Records from a dataset
####
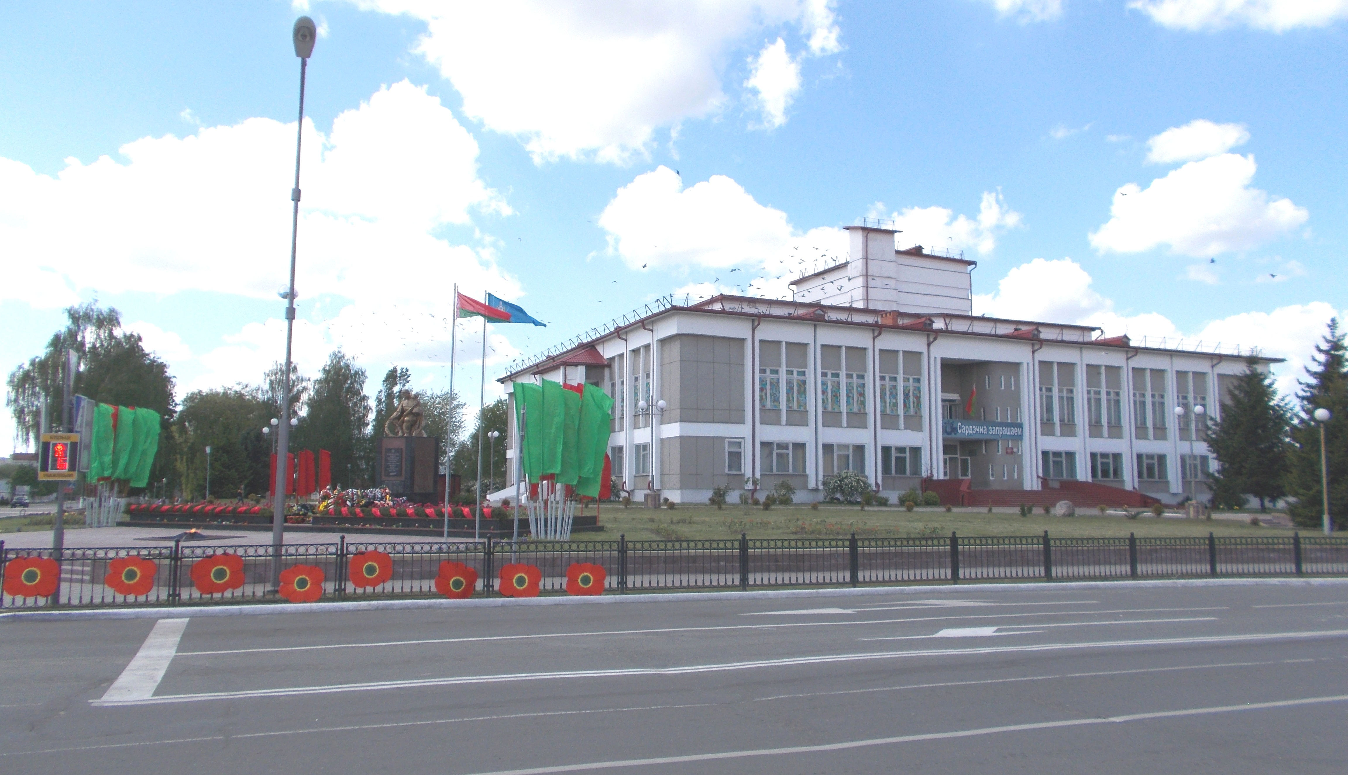 Гетто в Иваново было организовано нацистами в центре местечка и занимало квартал, ограниченный Базарной площадью, улицей Советской и мельницей (сейчас - улицы Советская и Красных партизан). На фотографии - это квартал за зданием Дома культуры (площадь Октября, 2).
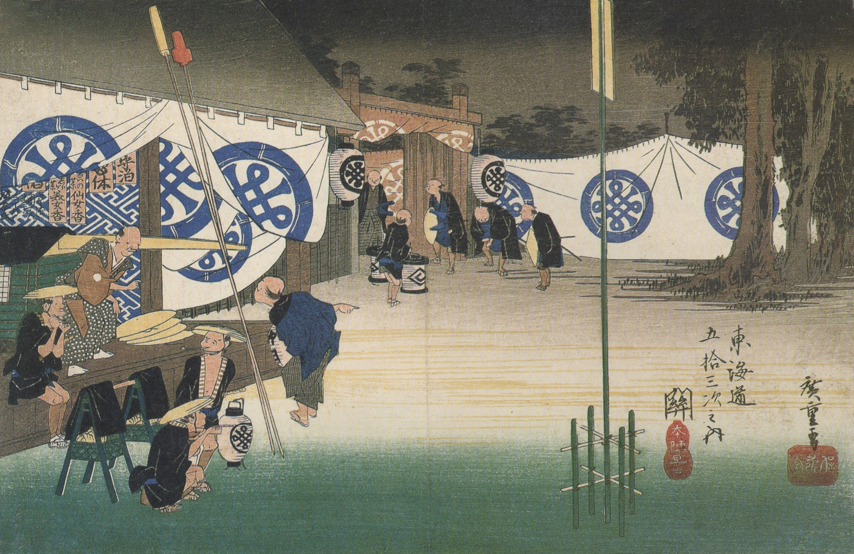 "Tokaido-53tugi Seki",ukiyo-e by Hiroshige.
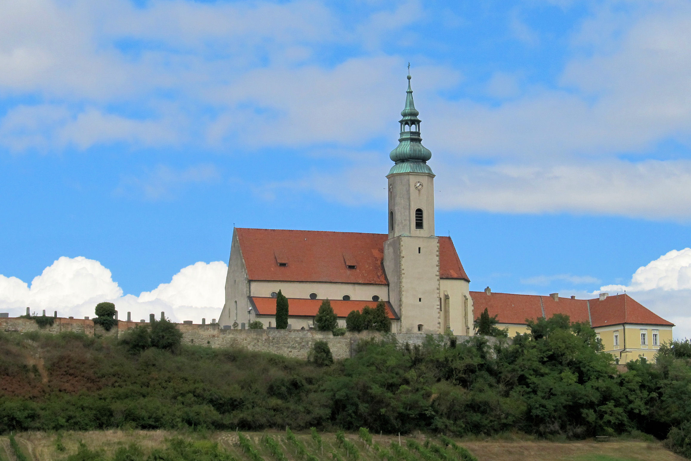 Hausleiten - Pfarrkirche an der Wagramkante (2012)
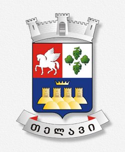 თელავის მუნიციპალიტეტის გერბი
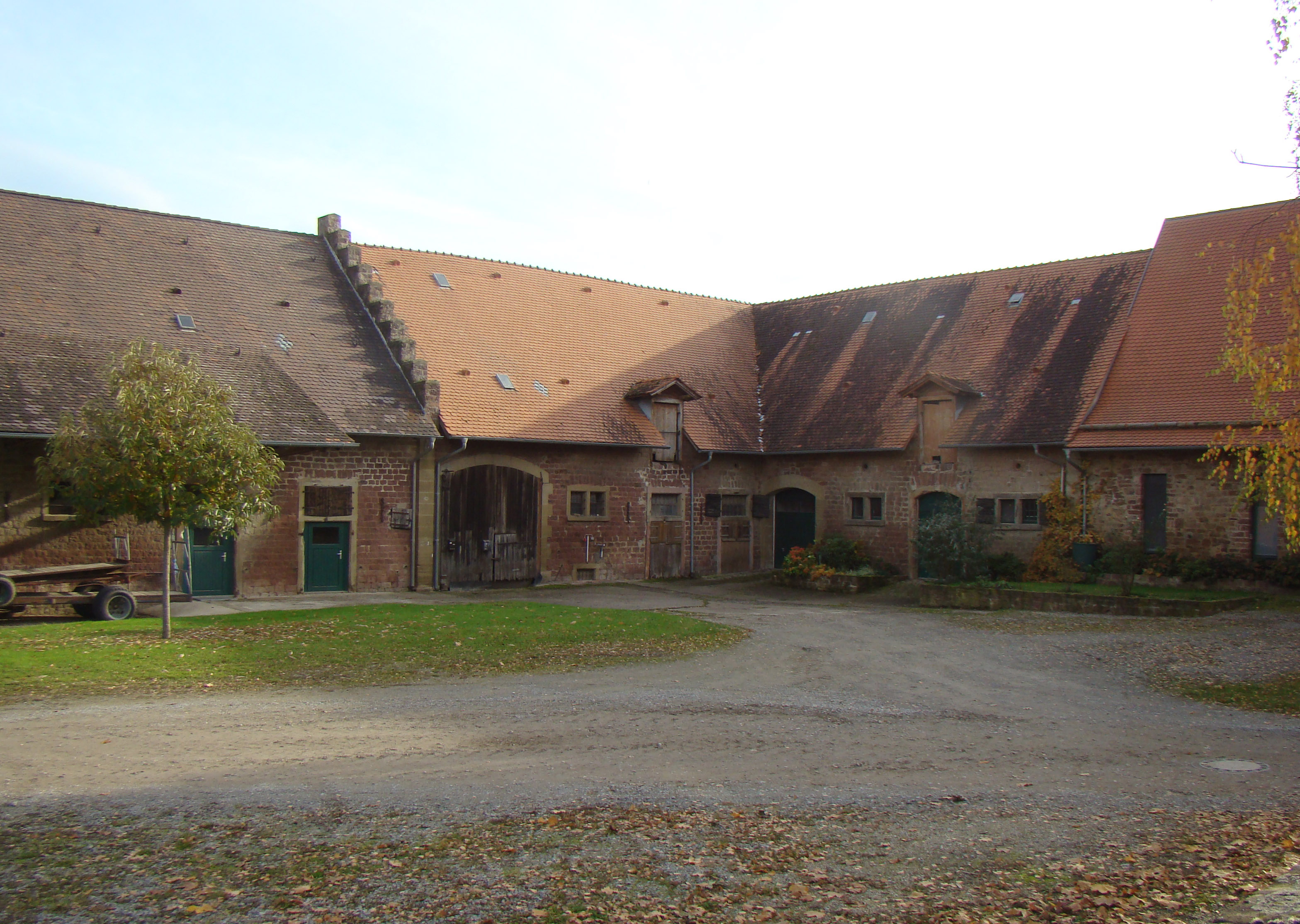 Kloster Lobenfeld, Wirtschaftsgebäude
####
• _Task statement_:
Would you please repeat the entries above verbatim, excluding each picture?

• _Answer below_:
 Гетто в Иваново было организовано нацистами в центре местечка и занимало квартал, ограниченный Базарной площадью, улицей Советской и мельницей (сейчас - улицы Советская и Красных партизан). На фотографии - это квартал за зданием Дома культуры (площадь Октября, 2).
 "Tokaido-53tugi Seki",ukiyo-e by Hiroshige.
 Hausleiten - Pfarrkirche an der Wagramkante (2012)
 თელავის მუნიციპალიტეტის გერბი
 Kloster Lobenfeld, Wirtschaftsgebäude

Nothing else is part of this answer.